In short, these aren't your grandfather's elections, or your father's, or even your older sister's. “Shaking hands and all the traditional campaign stuff has not gone away. You must still do it to win,” Alan Rosenblatt of the Center for American Progress put it, “but if you don't have a complementary online strategy you can't win either.”
27
Of course, digital political ad spending matters, and, yes, it will matter a whole lot more in the elections to come. But emphasizing digital political ad spending over all other aspects of the Internet as a source of political insight and inspiration does a grave injustice to the digital revolution occurring in political campaigns. The Internet is already in the bone marrow of the American election system. In this chapter we examine how the Internet has evolved and has altered election campaigns. But we are interested in much more than a mere stroll through the digital garden. Our primary concern is with the great question of the digital age: Will the Internet substantively derail the money-and-media election complex and empower people to tackle Dollarocracy, or could the Internet make matters worse?

THE EVOLUTION OF THE INTERNET

When the Internet burst on the scene in the early 1990s, propelled by the World Wide Web, it generated euphoric enthusiasm for its capacity to overcome institutional obstacles and launch an unprecedented—even revolutionary—democratic surge. The early days of the Internet were characterized by a sort of digital utopianism that suggested everything was possible online and that everything would be better: more transparent, more open, more free.
28
The Internet would make it possible for all people to communicate freely with each other and have near-instant access to a treasure trove of information; the bad old days of media monopolies, commercial interests, and politicians—not to mention dictators—controlling the public sphere would soon be gone. People could bypass traditional gatekeepers and organize effectively among themselves. Digital technology could draw everyday people into actual policy formation and governance in a manner that had been unimaginable previously. Authoritarian regimes would be placed on the endangered species list, while weak democracies would get muscled up. The development of Google search, broadband, smartphones, and social media—such as YouTube, Facebook,
and Twitter—in the following decade only accentuated the power now in the hands of the many.
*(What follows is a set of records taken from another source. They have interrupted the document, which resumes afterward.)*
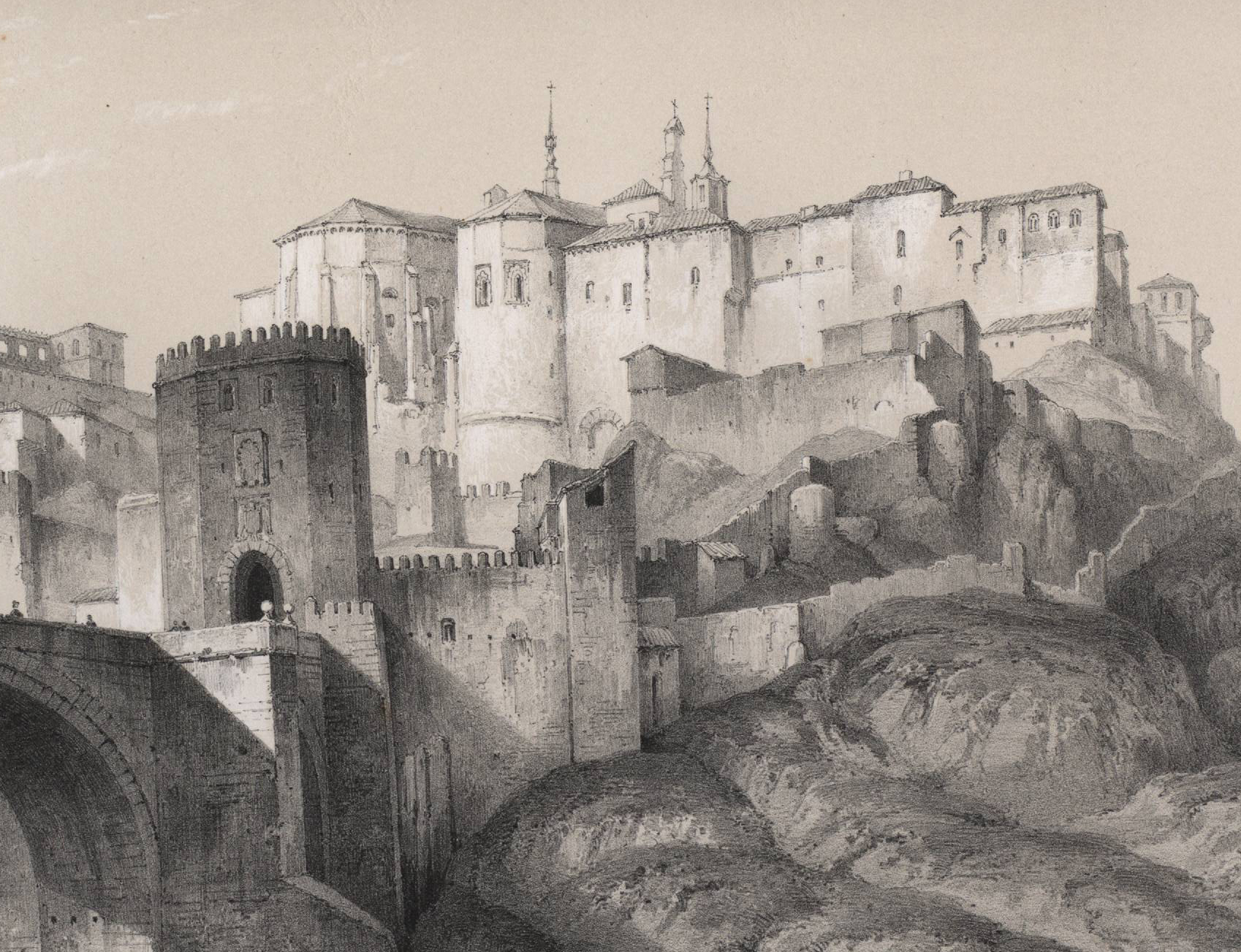 Puente de Alcántara, Alcázar y Convento de la Concepción Francisca.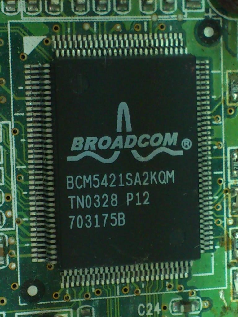 博通網路晶片BCM5421SA2KQM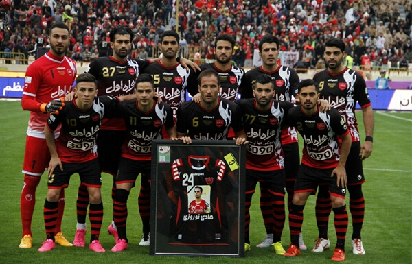 باشگاه فوتبال پرسپولیس تهران - دربی ۸۱ - ۸ آبان ۱۳۹۴

In this technological utopianism, the Internet would be a godsend for elections. Voters would be able to get for free in-depth material on candidates and issues online. The digital record would not allow candidates to make one claim to one group and a contradictory claim to another group without it coming back to haunt them. Lying and manipulation would be nowhere near as effective or possibly toxic. Online it would be much easier to spawn dissident challenges within the major parties as well as to the major parties as the costs of participation would be radically lower. In some countries, such as Britain, it appears that the Internet has been a factor in actually lowering the costs of national campaigns while they have skyrocketed in the United States.